At a time when religion’s place in the public sphere seems to be in constant flux, the Reverend Dr. Chad Chaddick, pastor of First Baptist Church in San Marcos, Texas, isn’t afraid to let his private faith shape his civic action. In recent years, his commitment to local church ministry extended well beyond the sanctuary doors, bringing him as far as the Texas legislature to advocate for change in the policies of payday lenders whose predatory practices were gutting the finances of some of his church’s most vulnerable members.
Chaddick’s work is featured in Deidox Films’ The Ordinance, a documentary that explores the efforts of churches like his who are fighting predatory payday lenders throughout Texas. To mark the occasion of The Ordinance’s release, The Local Church sat down with Dr. Chaddick to talk about his commitment to enacting his faith in the public sphere:
How did you first become aware of problems associated with “predatory” payday lenders? How and why did you first get involved—both on personal and legislative levels?
My involvement with payday lending began when a family joined our church in San Antonio. With six kids, a dependent mother-in-law, and one income, they were understandably financially fragile. The church gave them some financial assistance not long after they joined.
Six months later, they requested more financial assistance from the church. The policies of the church provided that we do not require much from the individual church member-with-a-need other than to answer a few questions regarding the need and how it came to exist. If requests are made a second time, however, we required that those with the need meet with another member of our church who could assist them in developing a household budget and who could provide a measure of accountability with regard to living within that budget. The needy family in question willingly met with our Vice Chairman of Deacons and his wife.
In the course of developing the household budget, our deacon discovered that the family would be able to live within their means except for one item of debt that was dragging them down: a $700 payday loan they had taken out roughly four months earlier to help with a rent payment on their home. The terms of the loan: $200 every two weeks was automatically deducted from the husband's bank account and timed with the deposit of his paycheck. This $200 did not reduce the original amount of the loan. It merely allowed for the $700 principal to roll-over until the next pay-period. In the course of the four months the family had maintained this loan, they had rolled the principal over nine times—at a cost of $1,800. Had they continued to pay on the loan for a year, they would have paid $5,200, for an effective APR of over 740%! Now, as they approached the church again for help, they needed help to pay their rent or face eviction.

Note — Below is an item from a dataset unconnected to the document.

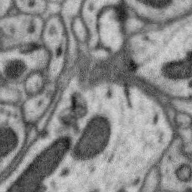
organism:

My first thought when I was told about the nature of this loan was “this cannot be legal!” Almost immediately, I made a call to the Christian Life Commission of the Baptist General Convention of Texas. Talking to the director, Suzi Paynter, I discovered it was legal, but there was an opportunity to promote legislative change coming up. A couple of weeks later, I found myself in Austin talking to my representatives about it. A few weeks after that, I was back telling my story before a legislative committee.
Efforts for reform did not make it past the committee that year, and during the next couple of years, I worked on several fronts educating people about the nature of the loans, promoting a proposed ordinance in the city of San Antonio that offered reform and partnering with other agencies and churches to talk about and explore alternatives. At the next state legislative session, I again testified before a committee regarding the egregious nature of these loans and their effects on families and on charitable institutions.
Since then, I have served on several panels that have sought to bring the issue of predatory lending into the awareness of the public, and I have followed the national Consumer Financial Protection Bureau (CFPB) efforts that have recently culminated in a set of proposed rules.
Why are these lenders called “predatory?” Who are their victims, and in what ways do the lenders prey on them?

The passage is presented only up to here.